*** Opening of DATA SUPPLIED ***

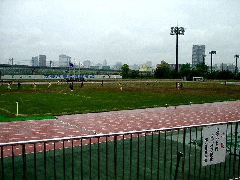 場内スタンドよりピッチ上を望む
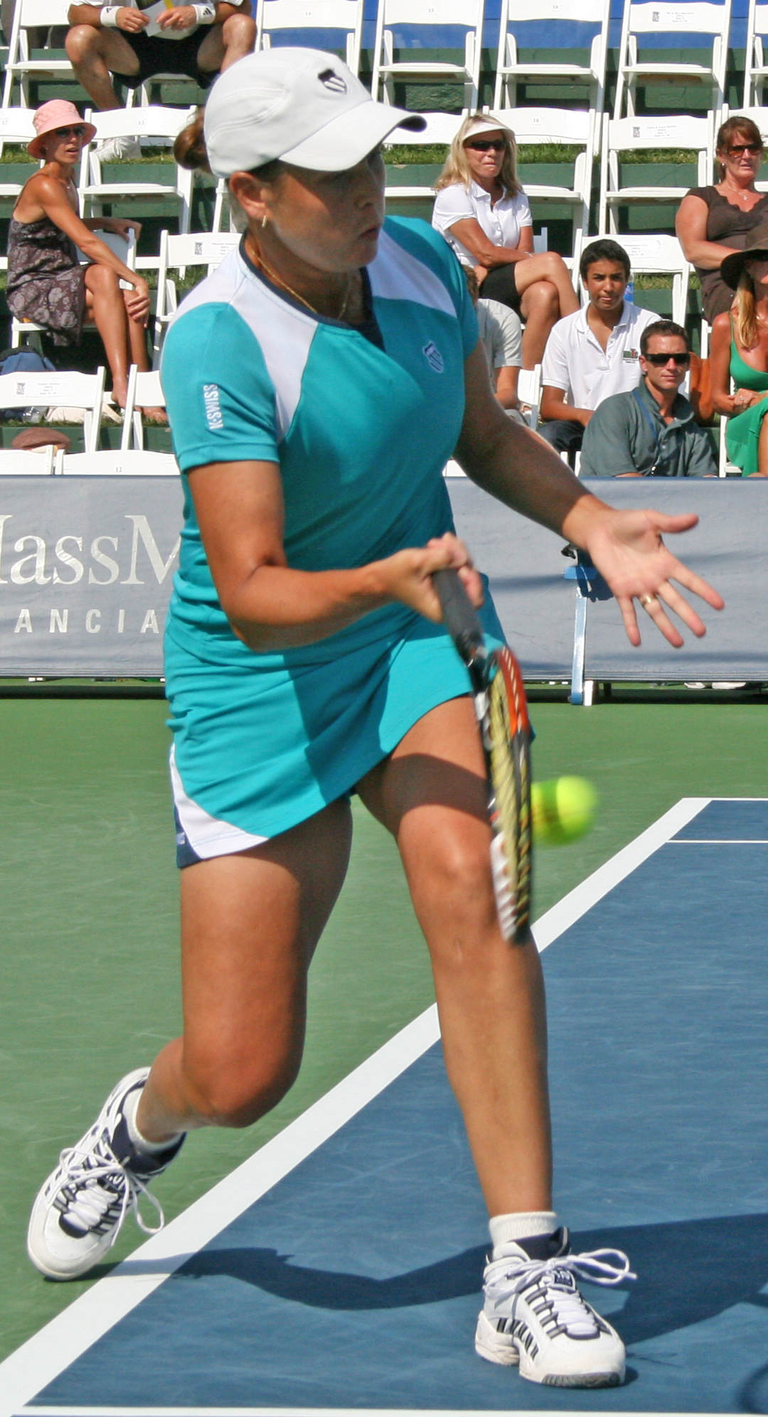 Imatge de Liezel Huber l'any 2007.
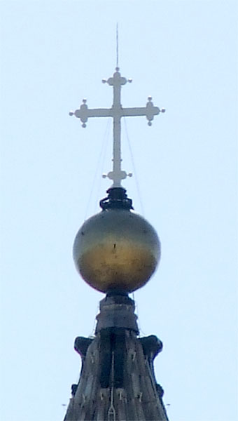 Sommità della cupola di San Pietro, Roma, Vaticano. Popolarmente detta "palla".
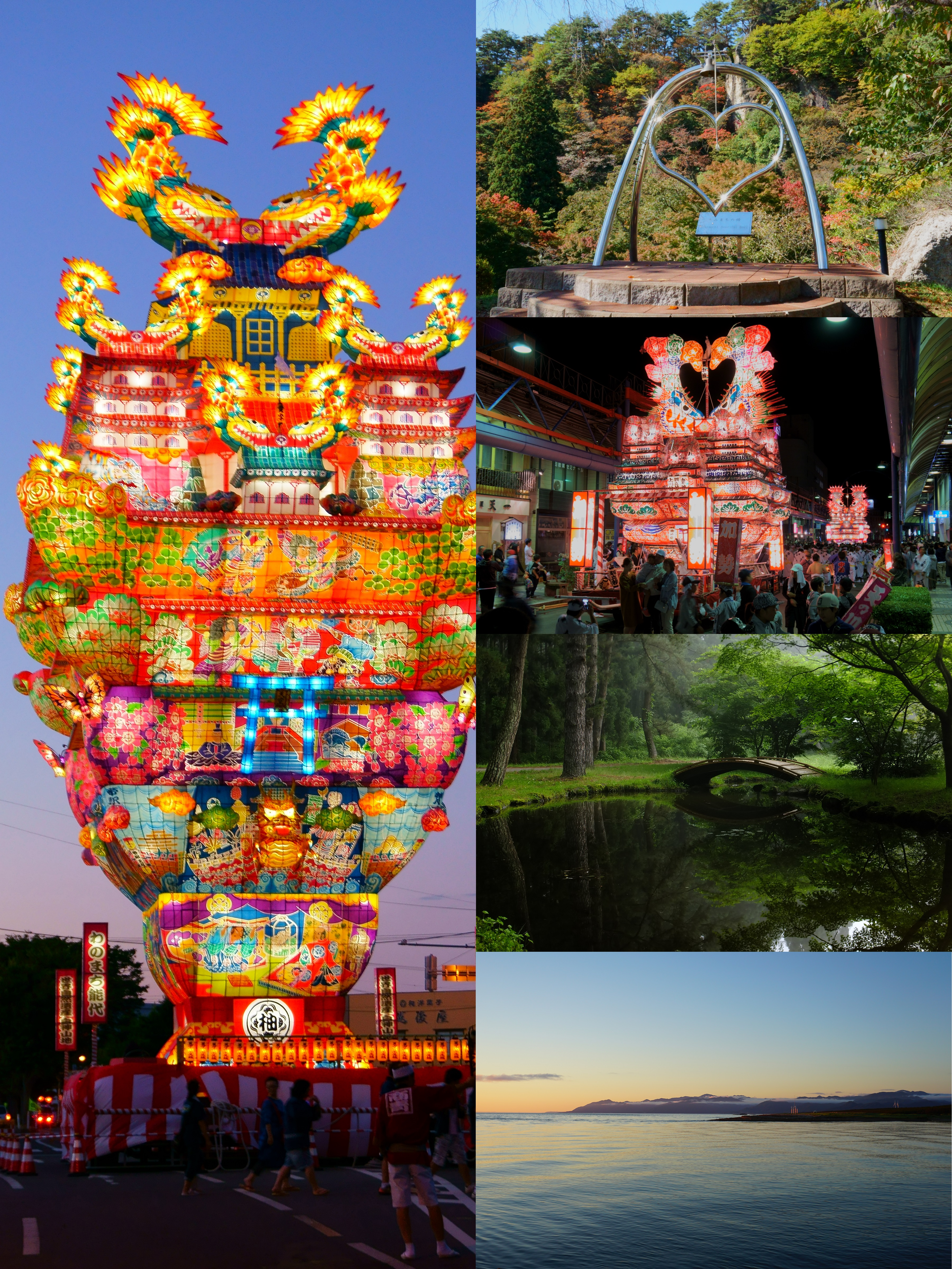 秋田県能代市のモンタージュ画像。素材は全て投稿者である掬茶が撮影、合成したもの。画面左は能代七夕「天空の不夜城」。画面右上から順に米代川の下流へ進んでいく。画面右列は上から順に二ツ井地域の観光地「きみまち坂」、能代市中心街の伝統的な夏祭り「能代役七夕」、木都能代を象徴する「風の松原」、能代市の母なる川「米代川」の河口と日本海、彼方には白神山地を望む。
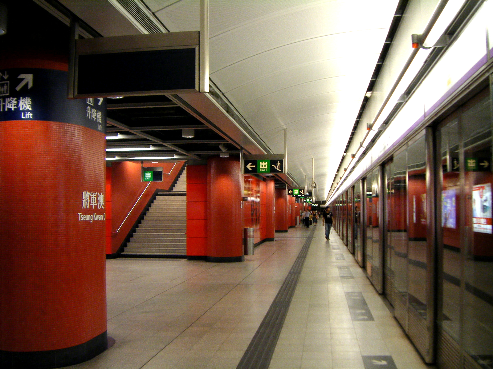 中文（香港）: 港鐵將軍澳站月台
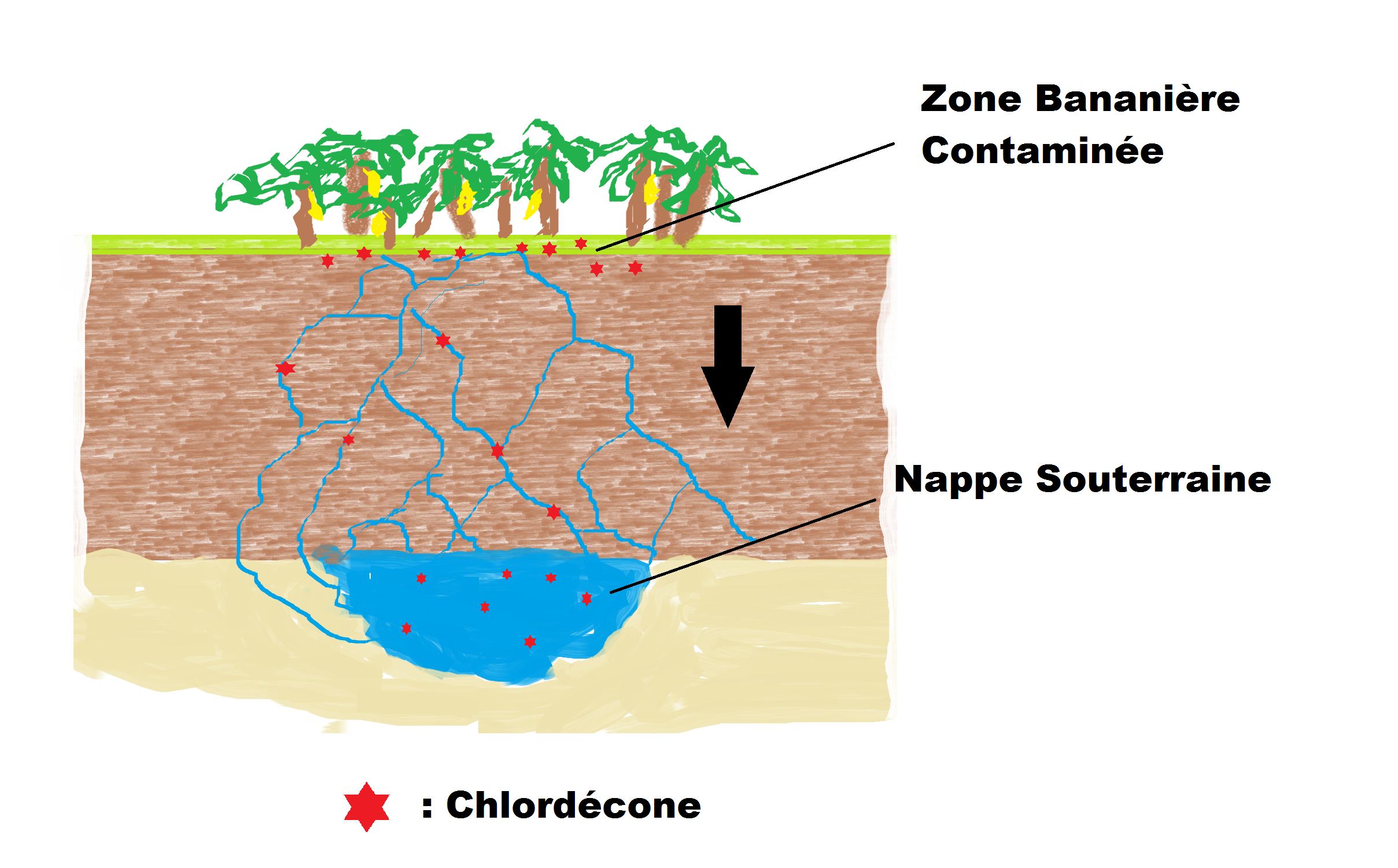 Ce schéma reprend le méconisme de contamination des nappes phréatiques par la chlordécone. (Et les pesticides en général). Attention ! Il ne décrit pas le passage des nappes phréatiques vers les rivières
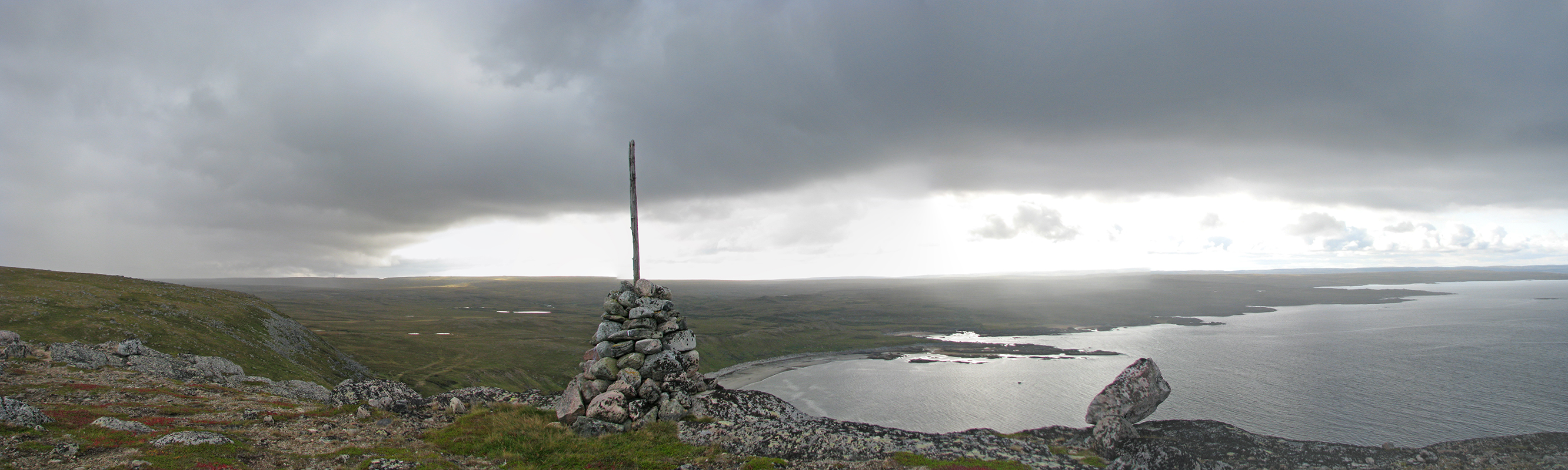 Вид со Святого Носа
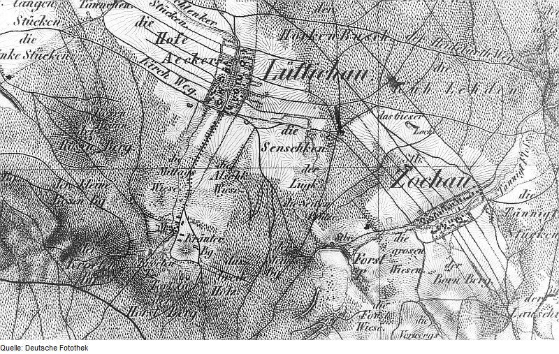 Original image description from the Deutsche Fotothek Thiendorf-Lüttichau. Oberreit, Sect. Großenhain, 1841/43
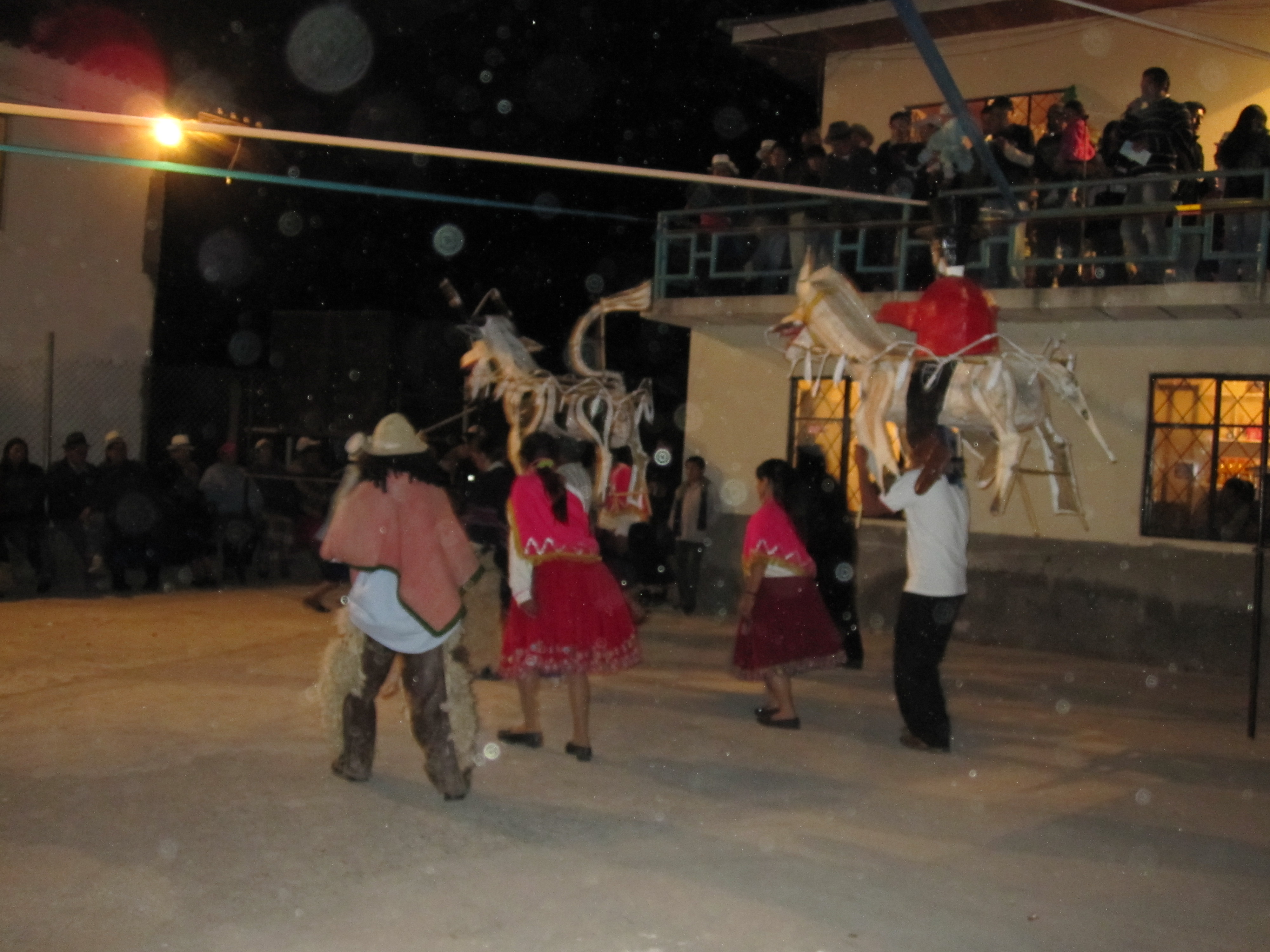 Vaca loca at a fiesta in Taniloma, Ecuador.
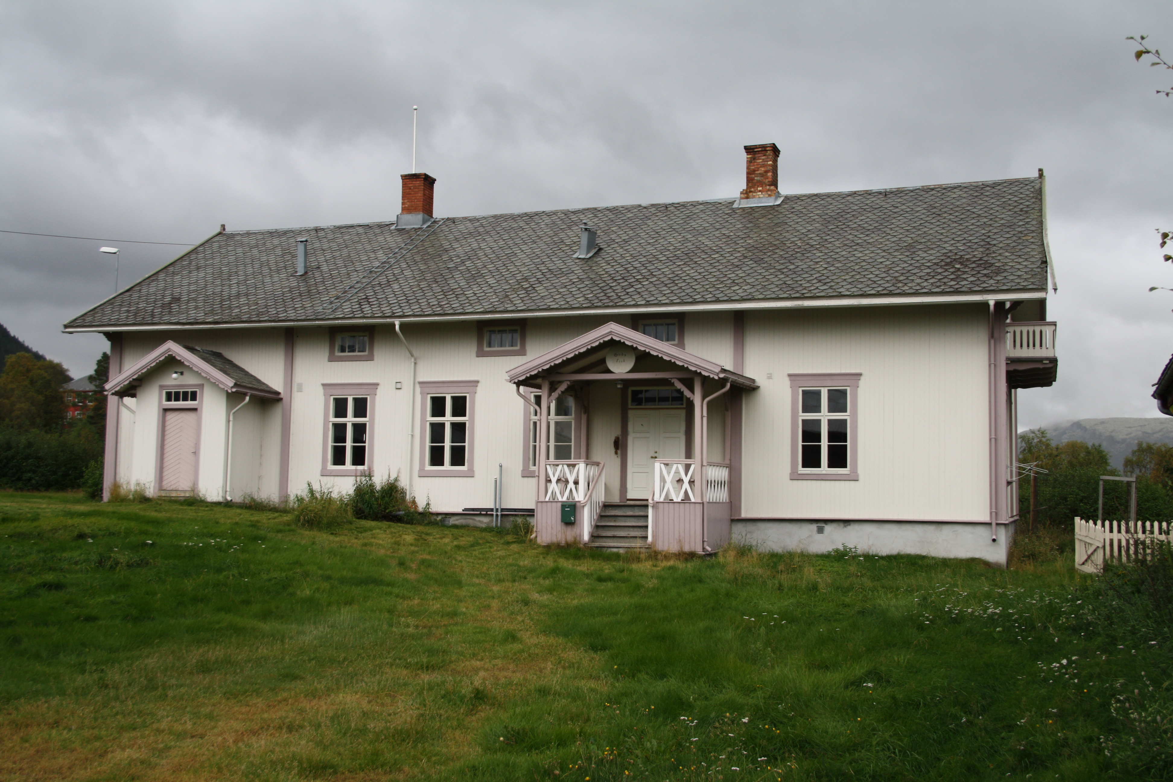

*** Close of DATA SUPPLIED ***

With pictures omitted, repeat the entries above word for word from the line holding "秋田県能代市のモンタージュ画" down to the line holding "Вид со Святого Носа", keeping both of those lines.

**RESPONSE BOX:**
 秋田県能代市のモンタージュ画像。素材は全て投稿者である掬茶が撮影、合成したもの。画面左は能代七夕「天空の不夜城」。画面右上から順に米代川の下流へ進んでいく。画面右列は上から順に二ツ井地域の観光地「きみまち坂」、能代市中心街の伝統的な夏祭り「能代役七夕」、木都能代を象徴する「風の松原」、能代市の母なる川「米代川」の河口と日本海、彼方には白神山地を望む。
 中文（香港）: 港鐵將軍澳站月台
 Ce schéma reprend le méconisme de contamination des nappes phréatiques par la chlordécone. (Et les pesticides en général). Attention ! Il ne décrit pas le passage des nappes phréatiques vers les rivières
 Вид со Святого Носа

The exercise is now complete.